Data provided
......

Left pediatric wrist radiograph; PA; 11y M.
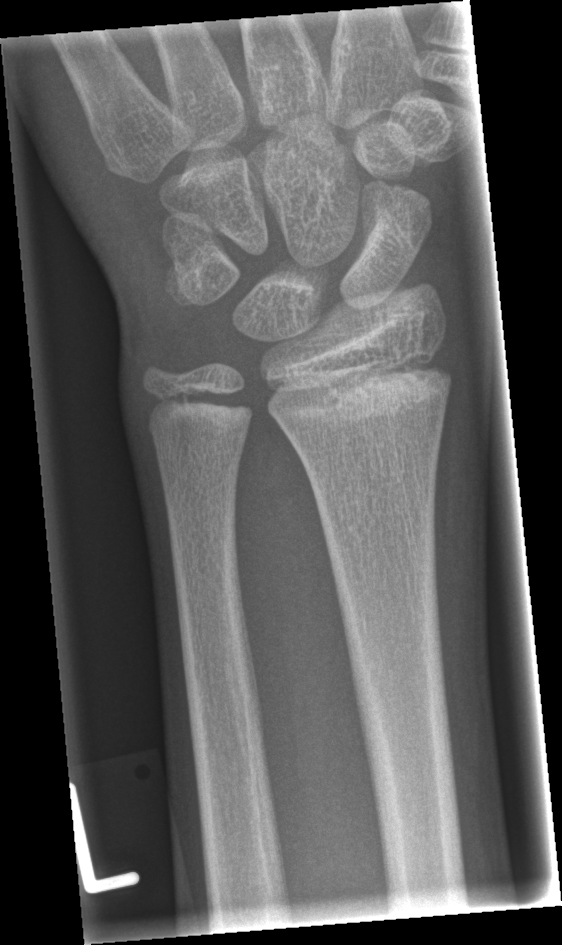 No fracture labeled.
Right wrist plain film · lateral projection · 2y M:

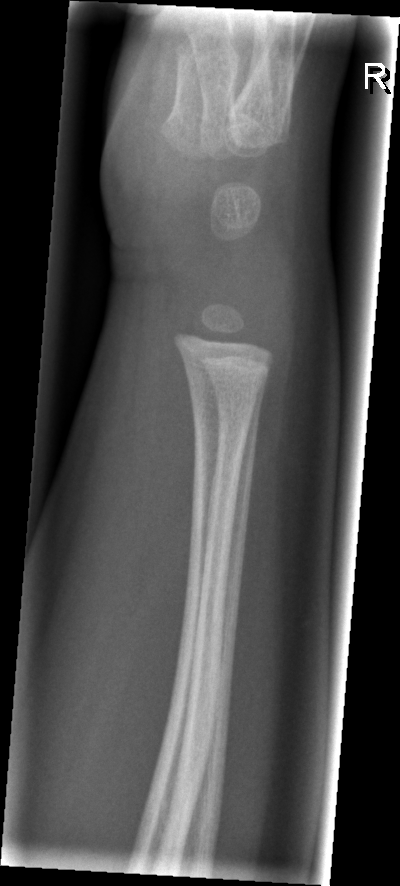 fracture: none labeled
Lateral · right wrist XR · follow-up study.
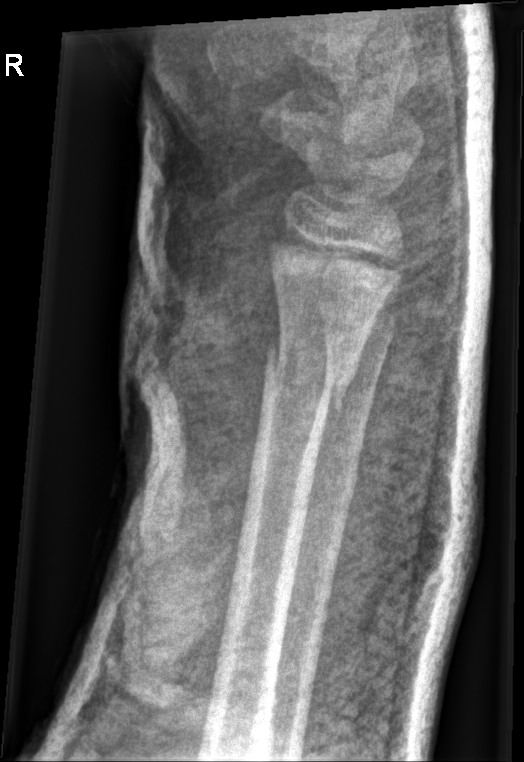   fracture: (260, 330, 364, 415); (294, 455, 362, 505)

......

What you have to do
Only the lines from the one containing "Right wrist plain" through the final line of the entries belong in the copy, both ends included. Pictures stay out.

Solution to the problem
Right wrist plain film · lateral projection · 2y M:

 fracture: none labeled
Lateral · right wrist XR · follow-up study.
   fracture: (260, 330, 364, 415); (294, 455, 362, 505)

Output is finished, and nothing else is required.